The search giant and its partners, NASA and the non-profit Universities Space Research Association, have been experimenting with the cutting edge technology for the past two years. The goal is to develop a better way to solve hugely complex problems like improving air traffic control and desalination plant operations—even if the data is a big jumble.

The computing system, housed at NASA Ames Research Center, near Mountain View, Calif., resembles a giant black utility box that researchers who work on it say is filled with one quantum computing chip and a giant refrigeration system. The pumps make a noticeable chirping sound while they help keep the system at near absolute zero degrees.

Quantum computing relies on the notion of so-called particles called quantum bits, or qubits, that can exist in more than two physical states at the same time. Unlike traditional computers, in which a silicon chip’s transistors are either turned on or off, a qubit can be both at the same time. In theory, this makes for more powerful computers that can work faster than what’s generally used today.
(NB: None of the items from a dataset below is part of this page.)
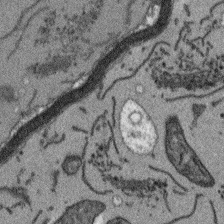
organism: Arabidopsis thaliana
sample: Root tip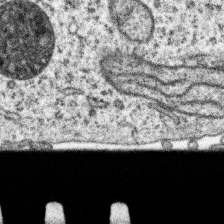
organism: Human
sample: HeLa cells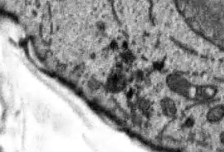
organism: Human
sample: HeLa cells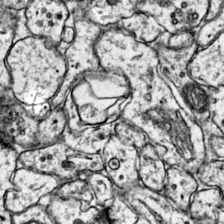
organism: Mouse
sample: Primary visual cortex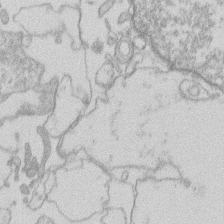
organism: Human
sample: Macrophage cells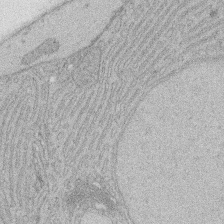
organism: Rat
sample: Salivary granule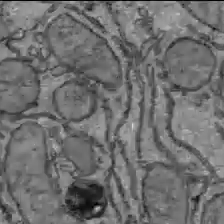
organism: C57BL Mouse
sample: Liver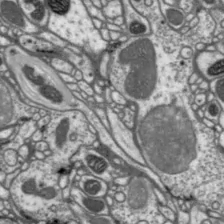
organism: Drosophila
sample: Protocerebral bridge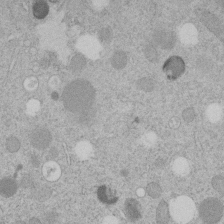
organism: C. elegans
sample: C. elegans embryo early stage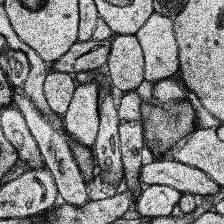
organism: Human
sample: Temporal Lobe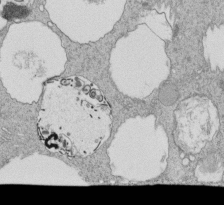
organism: Tetrahymena
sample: Cilia in tetrahymena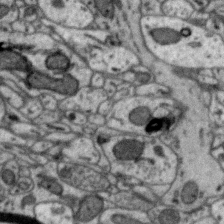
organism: Zebra finch
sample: Brain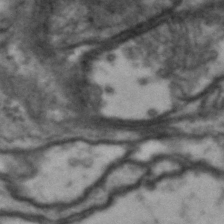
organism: Drosophila
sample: Brain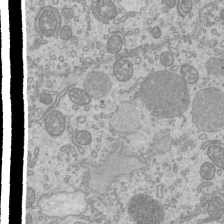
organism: Mouse
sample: Cilia; mouse epididymis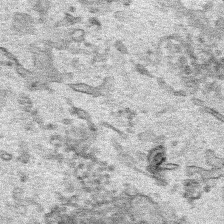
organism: Human
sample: Mitochondria in HCT116 cells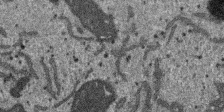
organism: Human
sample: Lung epithelial cells infected with SARS-CoV-2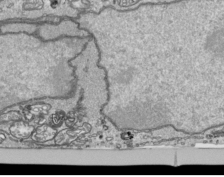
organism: Human
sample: Mitochondria in HCT116 cells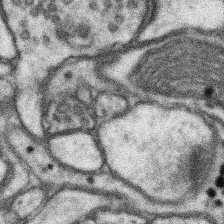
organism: Mouse
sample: Somatosensory cortex neuropil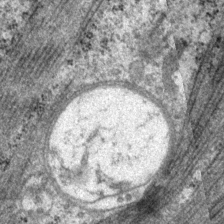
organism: P. pacificus
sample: Pharynx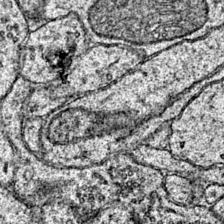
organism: Mouse
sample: Primary visual cortex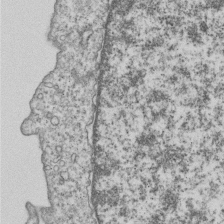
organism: Human
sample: MDA-MB-231 cells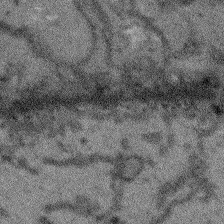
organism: Arabidopsis thaliana
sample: Root tip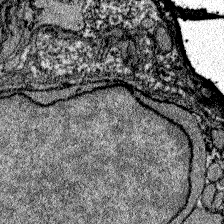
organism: Zebrafish
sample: Larval olfactory bulb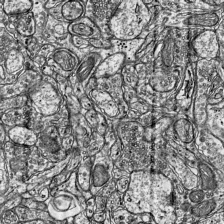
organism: Mouse
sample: Visual Cortex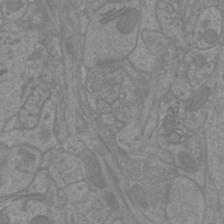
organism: Mouse
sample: Cortical neurons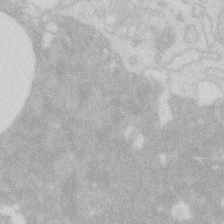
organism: Zebrafish
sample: Macrophage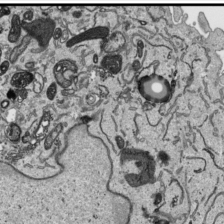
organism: Human
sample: Mitochondria in HCT116 cells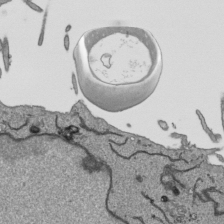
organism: Human
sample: Mitochondria in HCT116 cells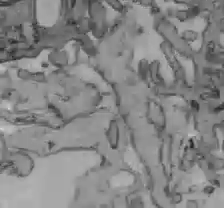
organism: C57BL Mouse
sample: Liver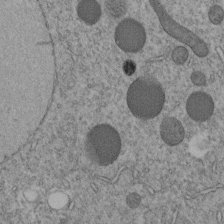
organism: C. elegans
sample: C. elegans embryo early stage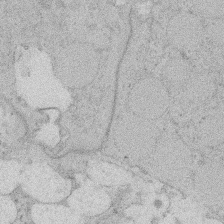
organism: Rat
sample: Salivary granule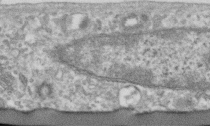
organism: Human
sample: Centriole in RPE cells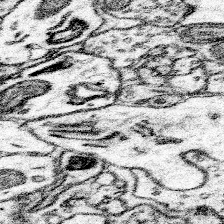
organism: Mouse
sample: Somatosensory cortex neuropil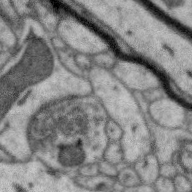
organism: Zebra finch
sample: Brain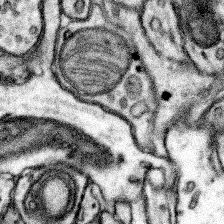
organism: Mouse
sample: Somatosensory cortex neuropil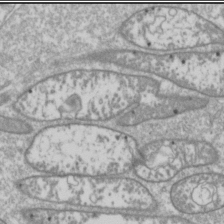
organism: Drosophila
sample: Cell division; meiosis; drosophila spermatocytes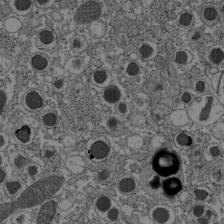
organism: C57BL Mouse
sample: Pancreatic islet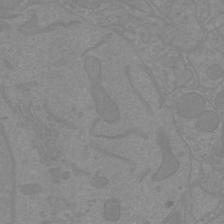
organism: Mouse
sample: Cortical neurons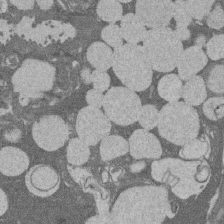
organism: Rat
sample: Salivary granule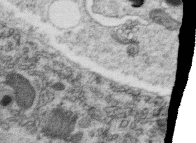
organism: C. elegans
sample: C. elegans oocyte; sperm cells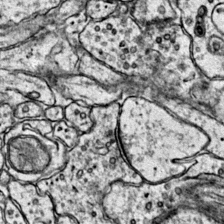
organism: Mouse
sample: Primary visual cortex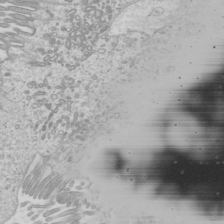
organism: Mouse
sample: Cilia; mouse epididymis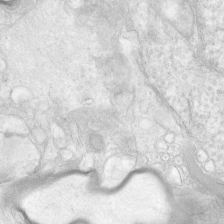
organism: Human
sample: Neocortex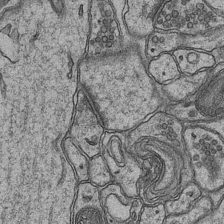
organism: Mouse
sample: CA1 Hippocampus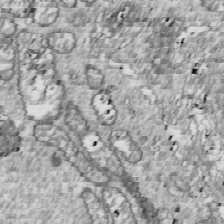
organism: Drosophila
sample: Cell division; meiosis; drosophila spermatocytes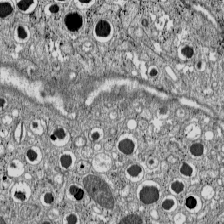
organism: C57BL Mouse
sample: Pancreatic islet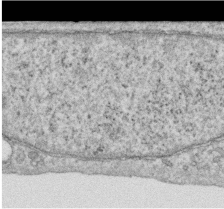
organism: Human
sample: Centriole in RPE cells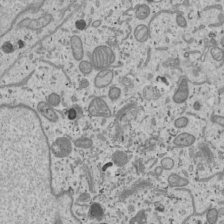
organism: Human
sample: Mitochondria in U2OS cells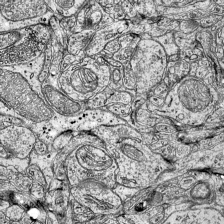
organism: Mouse
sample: Visual Cortex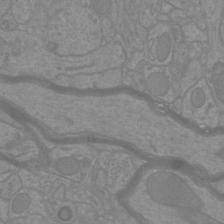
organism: Mouse
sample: Cortical neurons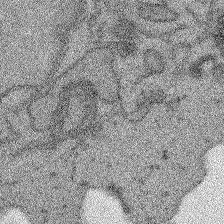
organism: Human
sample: HeLa cells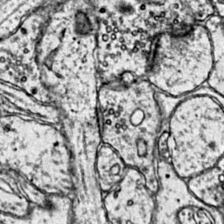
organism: Mouse
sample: Primary visual cortex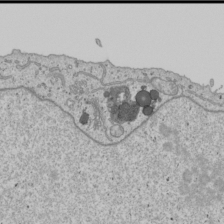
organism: Human
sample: Mitochondria in U2OS cells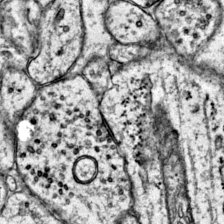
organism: Mouse
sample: Primary visual cortex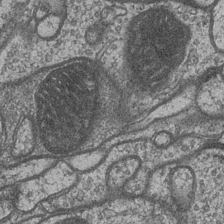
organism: Drosophila
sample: Optic medulla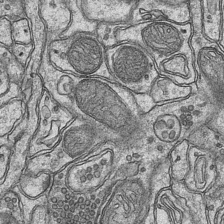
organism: Mouse
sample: CA1 Hippocampus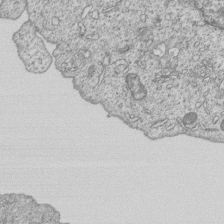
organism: Human
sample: MDA-MB-231 cells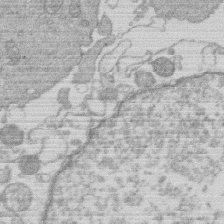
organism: Human
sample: Macrophage cells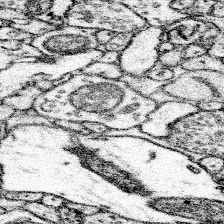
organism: Mouse
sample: Somatosensory cortex neuropil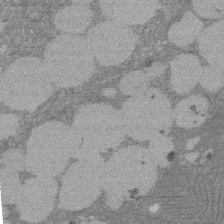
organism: Rat
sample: Salivary granule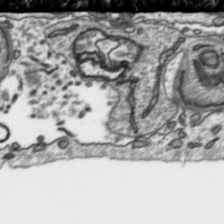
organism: Toxoplasma gondii
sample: Parasites in a vacuole inside a host cell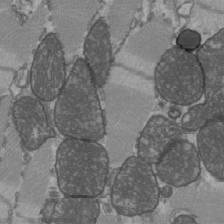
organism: C57BL Mouse
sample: Heart

The researchers emphasized that quantum computing is still in the experimental stages and has yet to be commercialized. Rupak Biswas, deputy director of exploration technology at NASA Ames, likened the state of quantum computing to the early development of conventional computers during the 1930s and 40s.
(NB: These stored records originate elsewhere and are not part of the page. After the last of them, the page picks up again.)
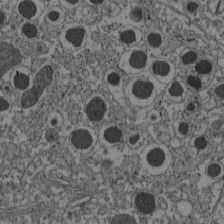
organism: C57BL Mouse
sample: Pancreatic islet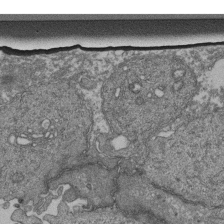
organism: Human
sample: Retinal organoid Rod and Cone cells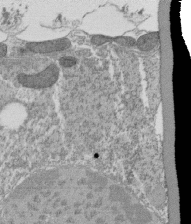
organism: Tetrahymena
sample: Cilia in tetrahymena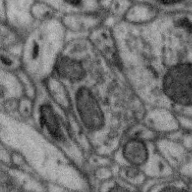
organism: Zebra finch
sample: Brain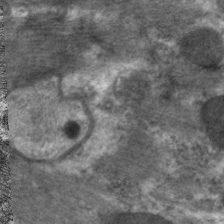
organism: C. elegans
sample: Pharynx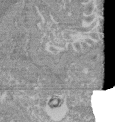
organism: Mouse
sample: Glomerulus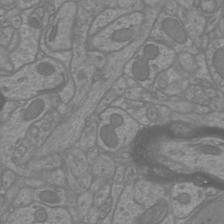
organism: Mouse
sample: Cortical neurons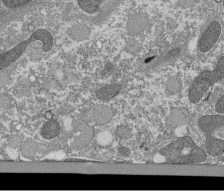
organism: Tetrahymena
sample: Cilia in tetrahymena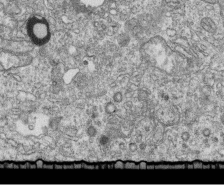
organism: Human
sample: HeLa cell HIV synapse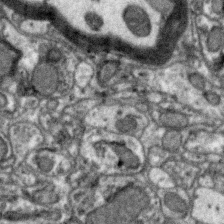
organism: Zebra finch
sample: Brain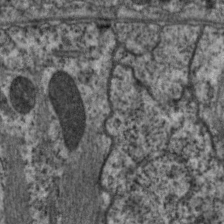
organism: C. elegans
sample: Pharynx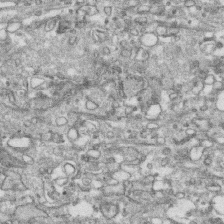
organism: Human
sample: CRL-1474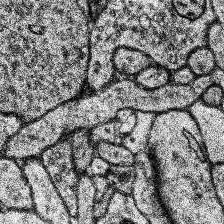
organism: Human
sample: Temporal Lobe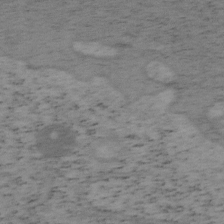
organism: Mouse
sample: OT-I killer T cells with ID8 ovarian cancer cells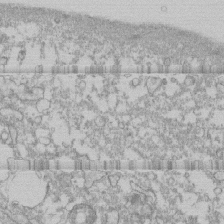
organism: Human
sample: CRL-1474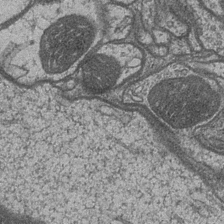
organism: Drosophila
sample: Optic medulla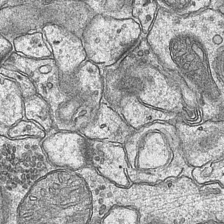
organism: Mouse
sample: CA1 Hippocampus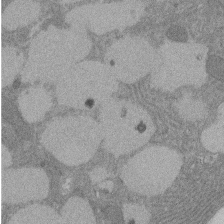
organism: Rat
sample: Salivary granule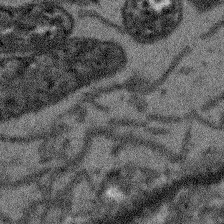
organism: Arabidopsis thaliana
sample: Root tip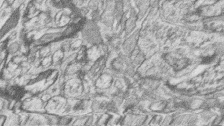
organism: Zebrafish
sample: synaptic ribbons in rod cells and cone cells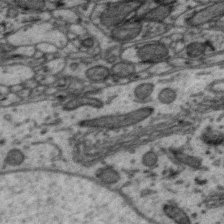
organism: Zebra finch
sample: Brain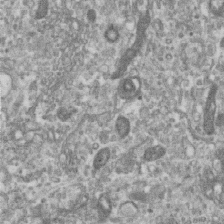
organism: Human
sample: Centriole in RPE cells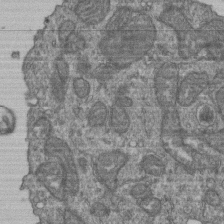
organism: Human
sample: Retinal organoid Rod and Cone cells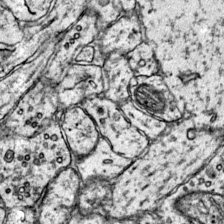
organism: Mouse
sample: Primary visual cortex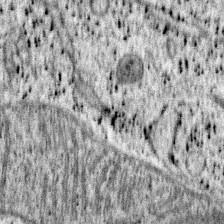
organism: Human
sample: HeLa cells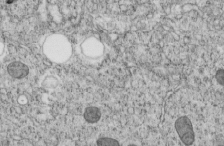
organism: C. elegans
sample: C. elegans embryo early stage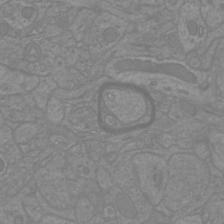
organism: Mouse
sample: Cortical neurons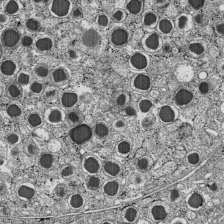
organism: C57BL Mouse
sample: Pancreatic islet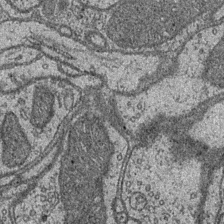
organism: Drosophila
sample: Optic medulla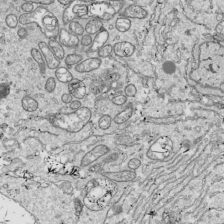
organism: Drosophila
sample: Cell division; meiosis; drosophila spermatocytes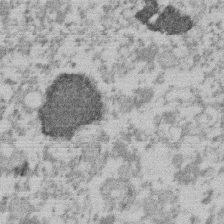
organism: Mouse
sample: Dividing mouse embryo 1 cell stage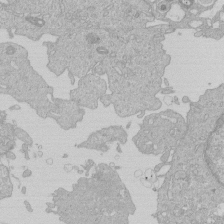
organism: Human
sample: Macrophage cells

“This is not a commercial product,” he said. “This is not like you can go to your shopping mall and pick up one of these quantum computers so you can start texting and Facetime.”
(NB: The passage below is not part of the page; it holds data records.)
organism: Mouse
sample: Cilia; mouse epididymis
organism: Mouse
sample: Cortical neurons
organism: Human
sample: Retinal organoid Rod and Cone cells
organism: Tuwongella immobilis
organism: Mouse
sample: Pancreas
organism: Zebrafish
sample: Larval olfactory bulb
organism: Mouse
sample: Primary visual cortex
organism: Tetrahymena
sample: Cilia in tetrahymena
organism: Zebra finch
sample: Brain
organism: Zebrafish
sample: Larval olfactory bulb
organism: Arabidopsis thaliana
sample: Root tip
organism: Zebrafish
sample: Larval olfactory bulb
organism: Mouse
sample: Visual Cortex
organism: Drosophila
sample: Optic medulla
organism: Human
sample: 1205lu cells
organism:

Biswas also mentioned that it’s not only Google and NASA that are exploring quantum computing. IBM (IBM), Intel (INTC), and Microsoft (MSFT) have also been conducting research into the technology.

“If quantum computing were to work, it is truly a disruptive technology and it could change how we do everything, almost,” Biswas said. “No company would like to be left behind, in some sense.”

Some scientists have taken issue with D-Wave, which built the quantum computing system at NASA Ames, because they say the machine is not a true quantum computer. They say it uses some quantum computing technology, but that it does not entirely meet their definition because it can only solve a limited range of problems.

Nevertheless, Google (GOOG) and NASA are studying the machine to calculate complex problems that conventional computers have trouble doing quickly. For example, Google published a paper on Monday claiming that it had been able to perform a calculation with the technology that was significantly faster than what a conventional computer could crunch.

Here’s a brief tour of the quantum-computing lab:

The D-Wave 2X quantum computer. Inside the black box is the quantum chip that powers the computer as well as a refrigeration system and vacuum pumps. The device needs to be kept at near absolute zero using liquid helium. The device is also isolated from magnetic fields and disturbances that could disrupt the quantum activity inside.


Rupak Biswas, Deputy Director of Exploration Technology at NASA Ames Research Center.
Helium tanks (behind the machine) that are used for keeping the system cold. The pumps used inside the D-Wave machine to keep it cold create a constant chirping sound that can be heard throughout the facility.


The D-Wave chip that powers the system.